How do I get plain text search results from indexed pdf file contents with FOS Elastica Bundle?
I'm using
ElasticSearch with Attachment-Mapper Plugin
Elastica
FOS Elastica Bundle, with Doctrine on Symfony2
So far, I've been able to get the mapper-attachment up and running. The pdf file content is indexed using this, https://github.com/FriendsOfSymfony/FOSElasticaBundle/issues/96, as a guide.
Summary of method so you don't have to read the entire github post:
1) Creates a "document" entity with a "getEncodedFile" method. Note: I only grab the file contents in this method. I don't believe there is a need to base64 encode the data here as this happens later (I'm pretty sure the Elastica Document class does this).
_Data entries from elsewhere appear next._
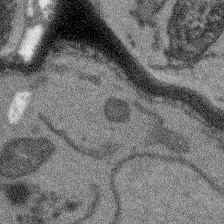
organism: Arabidopsis thaliana
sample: Root tip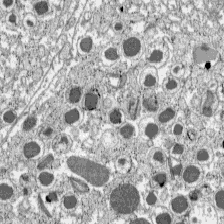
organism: C57BL Mouse
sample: Pancreatic islet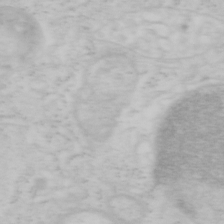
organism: Mouse
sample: OT-I killer T cells with ID8 ovarian cancer cells

2) Then I set up the config.yml:
types:
document:
mappings:
id: ~
encodedFile:
type: attachment
persistence:
driver: orm
model: MyBundle\Entity\Document
provider: ~
finder: ~
listener: ~
The search function returns the correct entity. When I var_dump the hybrid results, I get the correct entity, including all the fields. If I add the "setHighlight" method, nothing changes. The setHighlight method returns nothing regarding the "encodedFile" field. I did get setHighlight to work with other fields.
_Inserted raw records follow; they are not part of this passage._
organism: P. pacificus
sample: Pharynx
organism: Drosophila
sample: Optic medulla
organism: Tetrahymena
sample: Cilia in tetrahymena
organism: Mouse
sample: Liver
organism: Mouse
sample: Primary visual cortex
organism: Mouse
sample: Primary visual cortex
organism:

How do I pull the plain text search results (with some context) from the indexed base64 encoded data?
According to this stack post, Best practices for searchable archive of thousands of documents (pdf and/or xml), it seems possible.
Thanks in advance
UPDATE
So I caved. I ended up using XPDF to extract and index the text of each pdf document. Then I just run the query as normal.